Received 9 September 2020

Accepted for publication 7 January 2021

Published 3 February 2021 Volume 2021:13 Pages 125—134

DOI https://doi.org/10.2147/HIV.S281281

Checked for plagiarism Yes

Review by Single anonymous peer review

Peer reviewer comments 2

Editor who approved publication: Professor Bassel Sawaya


Kerebih Bantigen,1 Leul Kitaw,1 Haweni Negeri,1 Mekonen Kebede,1 Addisu Wassie,2 Keralem Bishaw,3 Getaye Tesema4

1Nursing and Midwifery, Addis Ababa University, Addis Ababa, Ethiopia; 2Midwifery, Welayita Sodo University, Welayita Sodo, Ethiopia; 3Midwifery, Debre Markos University, Debre Markos, Ethiopia; 4Midwifery, Debreberhan University, Debreberhan, Ethiopia

Correspondence: Kerebih Bantigen
Nursing and Midwifery, Addis Ababa University, Addis Ababa, Ethiopia
Tel +251 991134859
Email kerebihab2015@gmial.com

Objective: This study aimed to assess rate of HIV seroconversion and predictors among seronegative male partners living with HIV-positive women in Addis Ababa, Ethiopia, 2019.
Methods: Institutional-based retrospective cohort was used to conduct the study. All eligible 227 sample medical records were used for the study. Kaplan–Meier analysis was used to estimate seroconversion time. Cox proportional-hazard regression was used to identify predictor variables.
Results: In this study, 227 seronegative male partners living with HIV-positive women were followed for 60 months retrospectively and 38 (16.7%) seroconversion was observed. The overall seroconversion rate was 6.4 (95%CI: 4.64– 8.76) per 100 person-year observation. Time of antiretroviral therapy (ART) initiation, CD4 level, condom use, and having history of pregnancy after being diagnosed as discordant were identified significant predictors of seroconversion.
Conclusion: The risk of HIV transmission from seropositive partner to seronegative partner in a discordant couple is poorly controlled. Seronegative partners in discordant a couple can be seropositive at any time with influence of predictors unless proper protective measures, counseling, and follow-up are given emphasis.

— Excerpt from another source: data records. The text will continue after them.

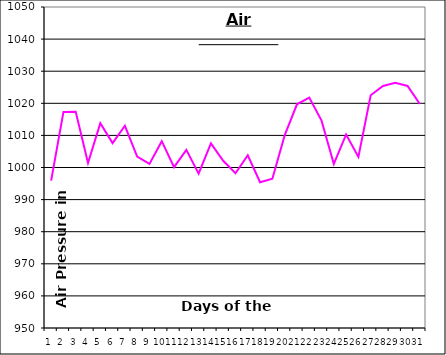
| Category | Series 0 |
|---|---|
| 0 | 995.9 |
| 1 | 1017.3 |
| 2 | 1017.4 |
| 3 | 1001.4 |
| 4 | 1013.8 |
| 5 | 1007.6 |
| 6 | 1013 |
| 7 | 1003.4 |
| 8 | 1001.1 |
| 9 | 1008.2 |
| 10 | 1000.1 |
| 11 | 1005.5 |
| 12 | 998.1 |
| 13 | 1007.5 |
| 14 | 1002.1 |
| 15 | 998.2 |
| 16 | 1003.8 |
| 17 | 995.4 |
| 18 | 996.5 |
| 19 | 1010 |
| 20 | 1019.7 |
| 21 | 1021.8 |
| 22 | 1014.6 |
| 23 | 1001.1 |
| 24 | 1010.3 |
| 25 | 1003.3 |
| 26 | 1022.5 |
| 27 | 1025.4 |
| 28 | 1026.4 |
| 29 | 1025.4 |
| 30 | 1019.8 |

Keywords: HIV, discordant couple, seroconversion rate, Ethiopia

Introduction

HIV/AIDS epidemic become one of the greatest health challenge that the world had ever faced.1 In 2017, nearly seven million individuals were HIV infected and about 940,000 people died with AIDS-related illnesses globally.2 HIV is more prevalent in Sub-Saharan Africa and the annual HIV transmission from the infected partner to negative partner is high; this is because of high prevalence of a discordant couple.3 The prevalence of an HIV discordant result is high in Africa with HIV-1 discordant results ranging from 36 to 85% in eastern and western Africa.4

In Ethiopia HIV/AIDS is the major cause of death for the productive age population, estimated as 34% of all deaths in ages between 15 and 24 years, and 66% of all deaths in reproductive age groups.5 A cross-sectional study done in Dilla, Ethiopia shows 5.9% prevalence of HIV discordant results and it is more prevalent in young age groups.6

Couples HIV tests and counseling, and results disclosure have significant importance to reduce new infection in discordant results.7 The risk of HIV transmission from seropositive partner to negative partner is very high among discordant couples who do not take protective measures. Therefore, most discordant couples become concordant positive eventually. A study in China shows 2.6% annual seroconversion rate among HIV discordant couples, but a treatment follow-up cohort shows 26% relative decrement in HIV transmission among discordant couples.8 From a retrospective study in China, 125 HIV seroconversion were observed among 1854 discordant couples, 2.52/100 person-years seroconversion.9 A five-year follow-up observational study in China shows 6.3% and 40.14% annual and total seroconversion rate, respectively and 5.87% seroconversion rate observed from other studies.10,11 Among 4813 serodiscordant couples, 127 HIV seroconversion spouses were identified, with a total seroconversion rate of 0.63 per 100 person-years.12 A two-year follow-up cohort study in Masaka, Uganda found new HIV incidence rate of 4.3% per year among discordant couples.13 Other similar follow-up study done in Lusaka, Zambia indicates 17.96% seroconversion with in a two-year follow-up among 2388 discordant couples.14

Half of the new HIV cases in Africa resulted from seroconversion among stable discordant couples.15 In Rwanda and Zambia, about 95% of emerging HIV cases resulted from seroconversion of discordant couples.16 In Sub-Saharan Africa, contribution of outdoor gained HIV infections were less than 10% and most of the negative partners gained the HIV virus from their positive partner.17 The risk of HIV transmission varies according to the HIV and discordant prevalence in the country. The risk of seroconversion is high in countries that are more prevalent.18 Different studies done on this very important topic identify some predictors for seroconversion in discordant couples like poor couples testing and counseling service, inconsistent condom use, high viral load, late initiation of ART, CD4 number, having genital ulcer or sexually transmitted infection (STI) and being younger age were predictors of HIV seroconversion in discordant couples.19,20 However, most studies lack assessment of the risk of HIV seroconversion in the male discordant partner who lives with a seropositive woman, even if sex is considered as one covariate.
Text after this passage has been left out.